Nei romanzi di Paasilinna non mancano mai i personaggi portatori di qualche patois: parlate dell’Ostrobotnia, o del Savo, o del mondo Sámi, regioni periferiche rispetto al finlandese standard della capitale, e perciò rappresentanti di una realtà periferica ma non illetterata. Al contrario, sono spesso portatori di saggezza, di conoscenze arcaiche, come Heikki-Barbon nel Gruista in paradiso, un angelo che aleggia nel suo luogo d’origine a fare da guida, mediatore tra il mondo dei vivi e quello dei morti, sorta di beneandante che parla un dialetto arcaico a momenti incomprensibile, reso nella traduzione italiana con un volgare anticheggiante che cerca di restituire (non senza ironia) il sentimento di arcano che l’angelo porta con sé. Eccolo riversare fiumi di saggezza ad Abdia, un profeta minore che accompagna il Dio supplente a visionare Hytermä, possibile nuova sede del Paradiso, raccontandogli di certe antiche tecniche della tessitura nascoste in un manufatto:

“Vedi qui, Abdia, un tempo le maggior donne intrecciavano ogni tipo di cintura con queste tavolette di legno. Duro lavoro era, as¬sai gravoso. Per prima cosa, il filo dell’ordito si formava a partire da tavolette di legno fis¬se alla parete. Poi i fili li si faceva passare nei pertusi delle tavolette. Sull’una il filo si inserìa da un lato, sulla compagna dal lato contrario. Intendi, Abdia? Quando avevi otto tavolette con quattro pertusi, s’avea bisogno - aspetta un attimo, mi lasci cogitare - sì, di trenta¬due fili! Quando la cinturina era da tessere, la trama s’alternava con l’ordito. L’orditura è così... Tanta forza nei ditini di quelle vecchie per tenerla in tensione. E la trama dovea esser ben tesa per aprire il nuovo passo per l’ordito! Non è maraviglioso? Ma le tavolette poi dove¬an essere in giusto loco in ogni fase dell’opra. E poi rotare le si facea da manca a dritta, come costì. È qui che gli orditi s’avviticchiano. Ed è così che il nastrino prende forma. In Carelia codeste cinturine le nomavan ‘trecce’, ma qui da noi son le ‘code di topo’. Provala, Abdia, vedi che effetto ti fa in mano!» (p.226)

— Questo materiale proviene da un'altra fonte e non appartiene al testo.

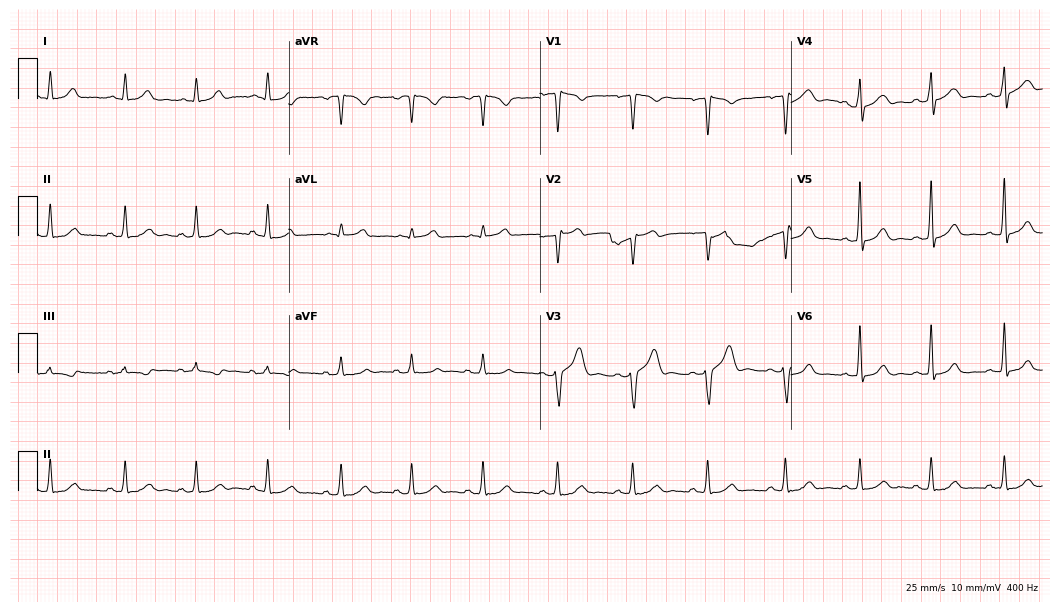
12-lead ECG from a 31-year-old male. Screened for six findings — first-degree AV block, right bundle branch block, left bundle branch block, sinus bradycardia, atrial fibrillation, sinus tachycardia — none is recorded.

Sarà per questo suo ravanare nella memoria antica, mi viene da pensare, che in Finlandia gli intellettuali valutano Paasilinna con sorrisetti di condiscendenza, e la stampa lo relega nella nicchia dell’“umorismo grottesco”, come a mitigare l’effetto delle sue frecciate.

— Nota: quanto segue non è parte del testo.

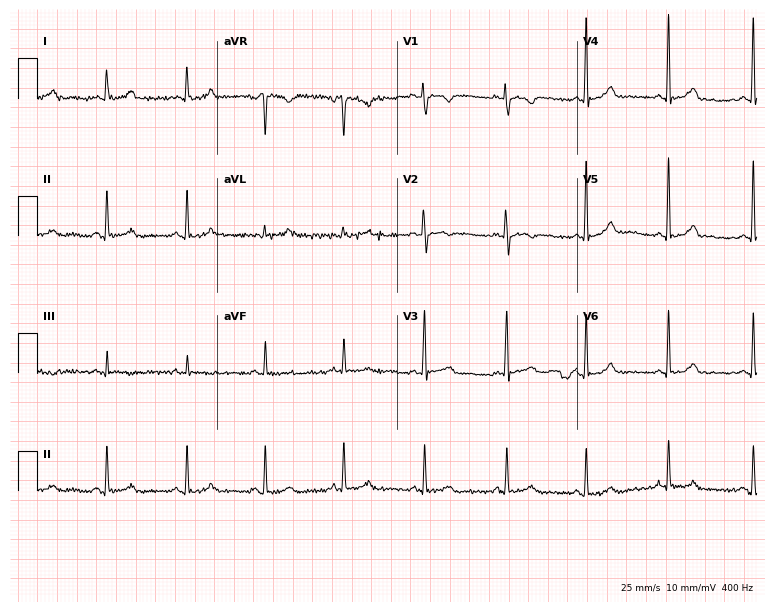
Electrocardiogram (7.3-second recording at 400 Hz), a 31-year-old woman. Overall reading on record: normal ECG.

Il tempo dovrà aiutarci a rileggere questo scrittore, fin troppo banalmente etichettato dalla grande catena di montaggio di agenzie ed editori. Augurandoci che invece di esaltarlo come un esilarante ‘filosofo ecologista’ o denigrarlo come un simpatico favolista un po’ ripetitivo qualcuno, di un’altra generazione, riesca a parlarci soprattutto dello ‘scrittore’: come scriveva, ma anche cosa leggeva, quali erano le sue fonti e i suoi modelli. Di questo si ragiona sempre troppo poco.

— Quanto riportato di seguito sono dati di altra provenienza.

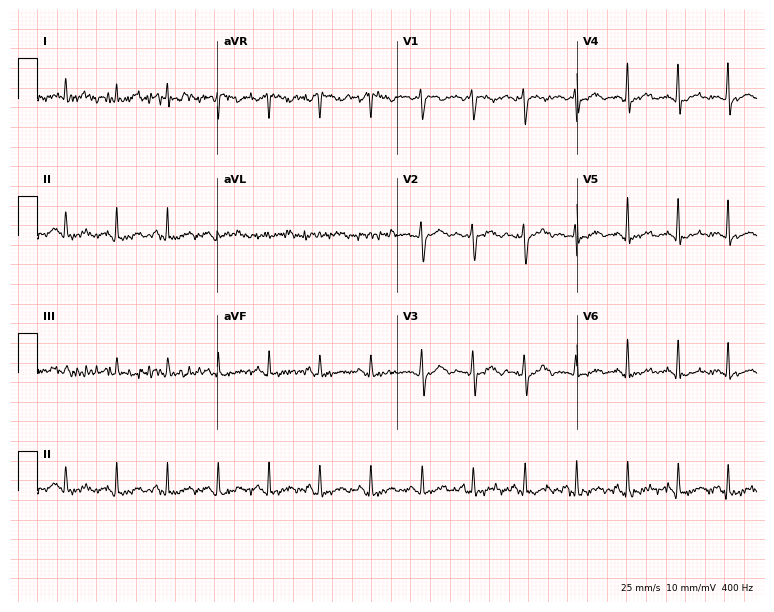
ECG (7.3-second recording at 400 Hz) — a female patient, 36 years old. Findings include sinus tachycardia (a sinus rate of 100 beats per minute or more).

Se è vero che la letteratura finlandese è storicamente fin troppo inchiodata ad un suo storico compito ‘educativo’ del popolo dei lettori, al carattere nazionale-didattico della scrittura, allora Paasilinna è un outsider che i modelli se li è cercati da sé, non tanto tra i boschi della sua Lapponia, quanto tra le pagine di una letteratura alta, e antica, che fa di lui un grande scrittore europeo.